Tau transgenic mice overexpress the human MAPT gene with disease-causing mutations (often P301S or P301L) and are often used to model tauopathy associated with AD. Unlike APP mice, tau transgenics generally develop striking neurodegeneration and premature death. The Tg4510 mouse, an aggressive model of tauopathy which expresses MAPTP301L (Ramsden et al., 2005), develops a lengthened circadian period and decreased circadian amplitude, as well as seemingly blunted circadian clock gene expression in the hypothalamus and hippocampus when measured at two times of day (Stevanovic et al., 2017). These changes were observed at 8 mo, when severe tau pathology is present. SCN tau pathology was also noted in this study. A study of MAPTP301S PS19 mice, which focused exclusively on sleep, showed a decrease in sleep and an increase in wakefulness, suggesting a possible underlying circadian deficit, very late in the disease progression (Holth et al., 2017). While promising, further studies of circadian function in tauopathy models are needed to determine how robust and consistent these changes are across tau models and studies.

3xTG Mice

The 3xTG mouse was introduced in 2003 as a murine model of both of the hallmark neuropathologies of human AD: amyloid plaques and tau tangles. 3xTG mice express three transgenes (APP Swedish, MAPT P301L, and PS1 M146V) and develop amyloid plaque pathology starting around 4 months, with aggregated tau pathology beginning around 12 months (Oddo et al., 2003). Several studies have examined circadian function in 3xTG mice, some of which describe phenotypes which more closely resemble human AD. However, results are fraught with inconsistency across different studies. Wu et al. (2018) show a striking decrease in amplitude, less daily activity, and fragmentation (increased IV) in 6 mo 3xTG mice, reminiscent of human AD circadian dysfunction. Knight et al. (2013) report no changes in activity profile in 6 mo 3xTG mice and go on to show an increased amplitude in daily activity and temperature rhythm by 10 months. Moreover, Sterniczuk et al. (2010) show increased amplitude and daytime activity in four month old male mice while female mice show a decreased amplitude by 11 months.
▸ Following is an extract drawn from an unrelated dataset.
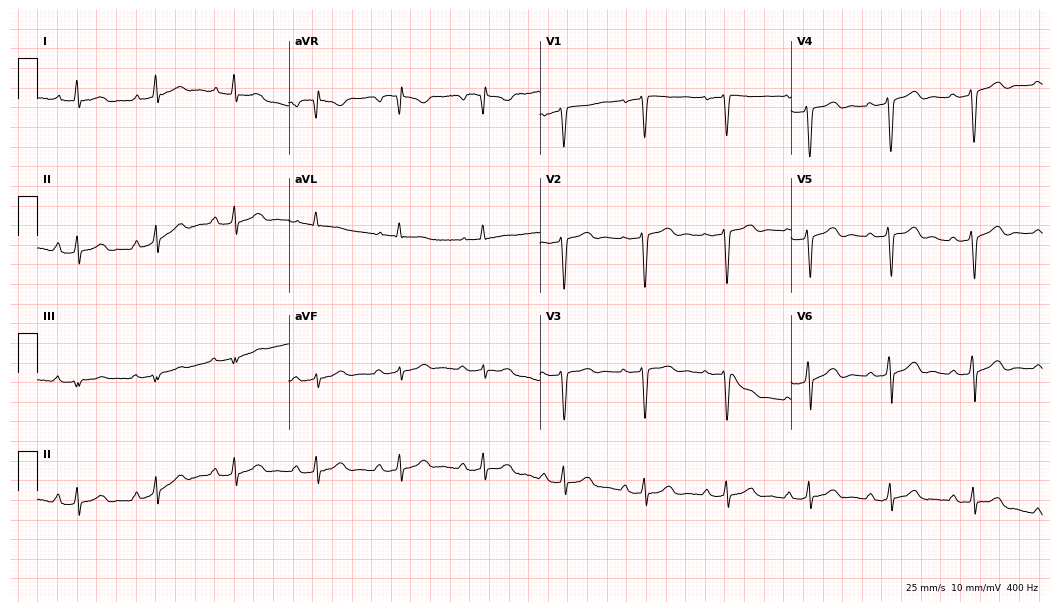
ECG — a 50-year-old female patient. Findings include first-degree AV block.
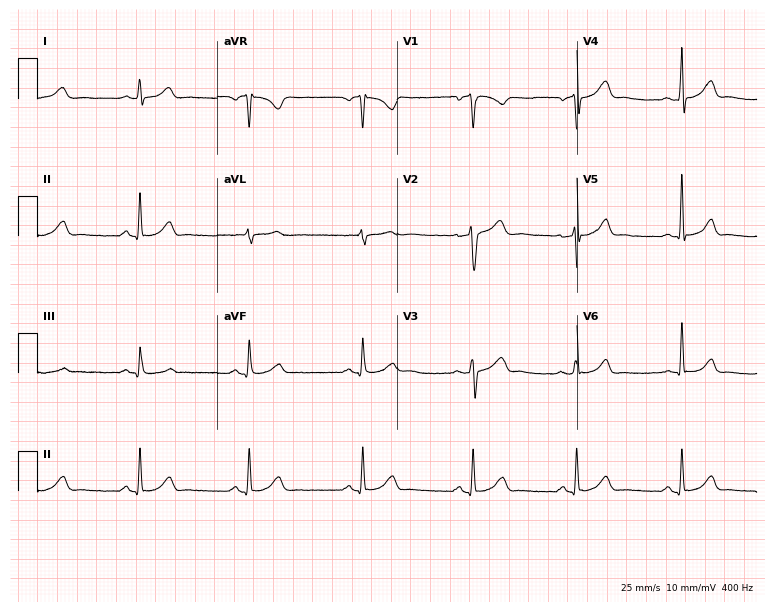
Resting 12-lead electrocardiogram (7.3-second recording at 400 Hz). Patient: a 35-year-old male. Read as a normal ECG.

Finally, Adler et al. (2019) showed a shortened period and decreased amplitude in 3xTG mice which was ameliorated by inhibiting casein kinase 1δ and 1ε, enzymes that are important for the degradation of PER proteins and maintenance of core clock function. Thus, while the 3xTG mouse shows some promise as a more accurate model of AD-like circadian changes, the inconsistency across studies makes interpretation difficult. It is also notable that these circadian changes were all observed at ages prior to the accumulation of considerable tau pathology. Of note, a different triple-transgenic mouse expressing APP, hTau, and PS1, specifically in the forebrain (PLB1 mice), did not show obvious circadian deficits, suggesting that SCN-dependent expression of pathology may be important (Platt et al., 2011).

Other AD Models

The Senescence Accelerated Mouse, line P8 (SAMP8 mouse) is a unique, non-transgenic mouse line that has been selectively bred to promote accelerated aging (Butterfield and Poon, 2005; Ramsden et al., 2005; Holth et al., 2017; Stevanovic et al., 2017). SAMP8 mice are usually compared to another SAM mouse line which is aging-resistant (SAMR1) as a control. SAMP8 mice spontaneously develop mild amyloid-beta accumulation, mild tauopathy, synapse loss, and cognitive impairment early in life, and have been used as a model of AD (Morley et al., 2012). SAMP8 mice show striking circadian changes, including increased activity during light phase, decreased circadian amplitude, and fragmentation (Miyamoto et al., 1986; McAuley et al., 2002; Pang et al., 2004), although this has not always been reported (Sánchez-Barceló et al., 1997). Like APP mice, they show a general hyperactivity phenotype, which complicates interpretation. However, the striking circadian changes observed in several studies suggest that SAMP8 mice have potential as a model of age and AD related circadian dysfunction.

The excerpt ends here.